У деда семь дочерей от разных матерей. Четверо вышли замуж. Из оставшихся старшая — Тамара. Сидит в совхозной конторе. Экономист.

— Хорошая девка выросла, — молвит Вею, думая о своем; Как вышла Елук замуж на другую улицу, все хорошие родятся только там. На Нижней ни одной путной не родилось, будто эту улицу прокляла овда[13], будто всех хороших метлой новым ели отсюда.

— Вот-вот, то и говорю. Давай сейчас же пойдем сватать. Хоть одного гармониста оставишь после себя.

— Нет. Не надо…

— Ну зачем, а?

— Все они на один манер. Теперь я всех женщин ненавижу.

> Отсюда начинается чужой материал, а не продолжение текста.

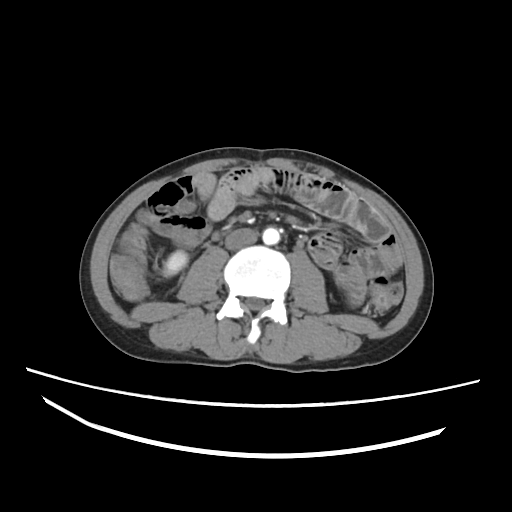
CT abdomen · axial view · 512x512 px
<organs><organ name="right kidney" x1="164" y1="251" x2="187" y2="275"/><organ name="aorta" x1="262" y1="227" x2="280" y2="244"/><organ name="inferior vena cava" x1="225" y1="228" x2="258" y2="249"/></organs>

— Жалко-жалко, — дед садится на лавку, повесив голову, но скоро выпрямляется, обнимает Вею, нежно всматривается в его глаза, ласково говорит: — А вообще-то правильно говоришь. Плюнь на всех! Очень нужны они! Лучше давай попляшу разок, а?

— Какую играть? — Вею устраивает пальцы ка клавиши.

— Раньше я под ать-тя-тя, ать-тя-тя любил плясать. Давай эту.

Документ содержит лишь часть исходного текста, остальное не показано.